Defendants failed to make a prima facie showing that they did not have constructive notice of the dangerous snow and ice condition on the sidewalk in front of their premises. In support of their motion, defendants point to plaintiff’s deposition testimony that the last snowfall prior to her accident (at about 10:00 a.m. on January 31, 2007) occurred the day before, when it snowed “about one inch.” Defendants also cite a restaurant employee’s testimony that his practice and procedure was to shovel snow as soon as the restaurant opened for business at 11:00 a.m.; that he would not have arrived at work until that time; and that he did not recall whether he saw snow on the ground upon arrival. Based on the foregoing, defendants contend that they could not have reasonably discovered a dangerous condition that existed at the time of plaintiffs fall. Defendants, however, did not offer any evidence to refute plaintiffs contention that a dangerous snow and ice condition existed at the time of her fall, and that it existed for a sufficient length of time prior to the accident to permit defendants’ employees to discover and remedy it. The deposition testimony of the restaurant employee is not probative, “because he had no personal knowledge of the condition of the sidewalk at the time of the accident or in the hours immediately preceding it” (Lebron v Napa Realty Corp., 65 AD3d 436, 437 [2009]).
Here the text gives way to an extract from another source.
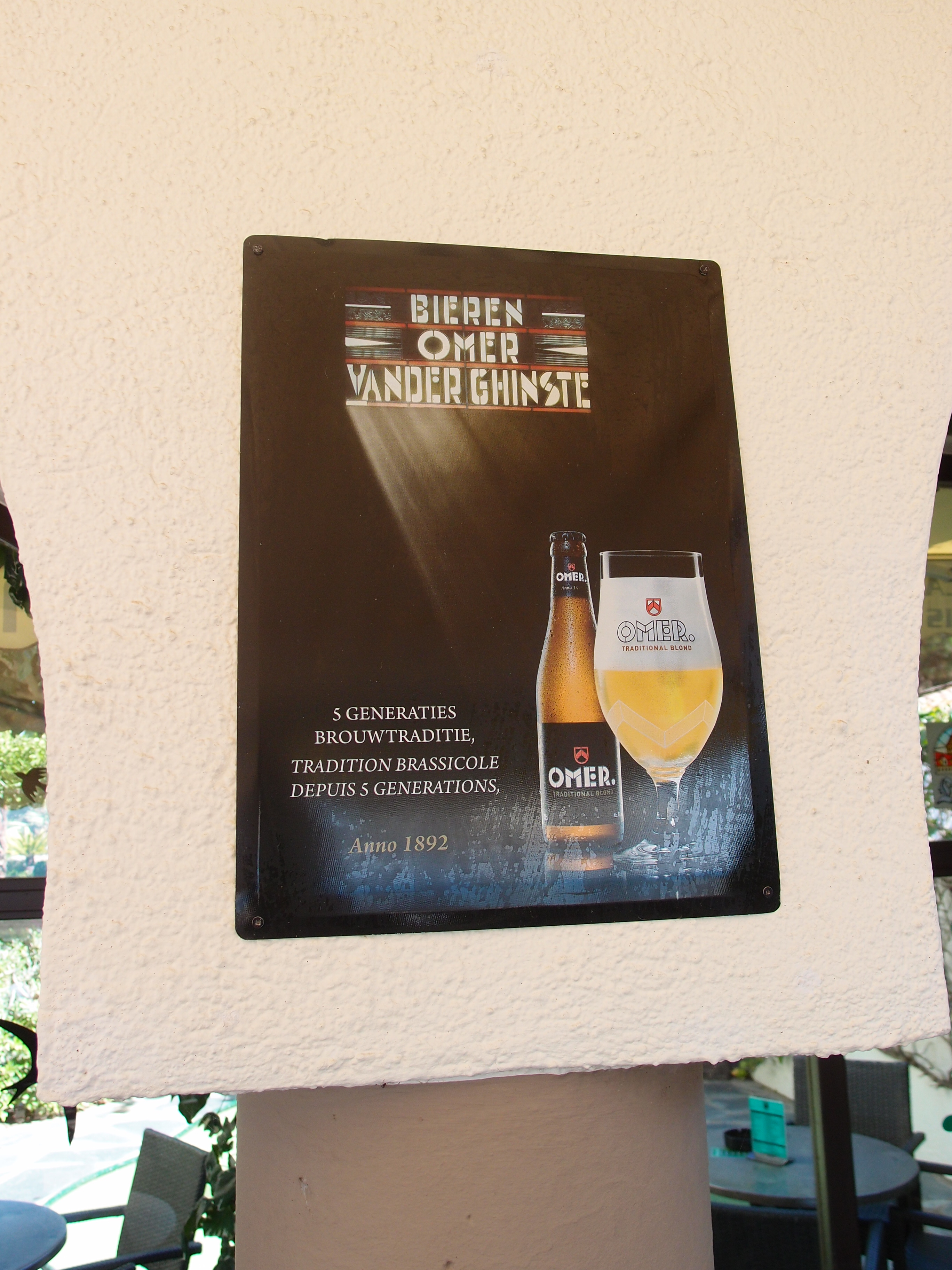 OMER-Außenwerbung in Roses (belg. Brauerei Bockor) Datum: 05.09.2013 Urheber: M. Pfeiffer alias Gordito1869 Quelle: Privates Fotoarchiv des Urhebers
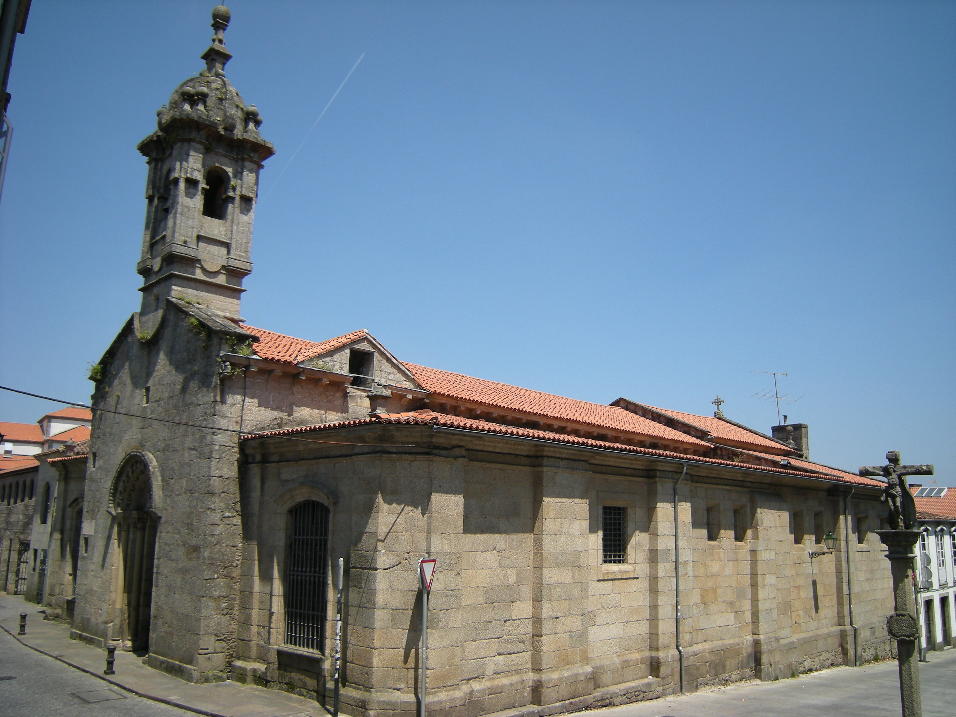 Igrexa de San Fiz de Solovio, Santiago de Compostela

*518Even if defendants met their prima facie burden, plaintiff raised a triable issue of fact as to whether defendants had constructive notice of the alleged hazard. Plaintiff pointed to her deposition testimony, and the deposition testimony of a nonparty witness, that the sidewalk where she fell was covered in snow and “bumpy ice.” Plaintiff also submitted the affidavit of a certified meteorologist who opined, based on annexed weather records, that the snow and ice condition predated an overnight snowfall and was caused by repeated freeze-thaw cycles during the days preceding plaintiffs accident. This evidence, concerning the nature and duration of the hazardous condition, is sufficient to raise a triable issue of fact (see Massey v Newburgh W. Realty, Inc., 84 AD3d 564, 567 [2011]; see also Garcia v Mack-Cali Realty Corp., 52 AD3d 420, 421 [2008]).
We have considered defendants’ remaining contentions and find them unavailing. Concur — Andrias, J.P, Sweeny, Moskowitz, Renwick and Freedman, JJ.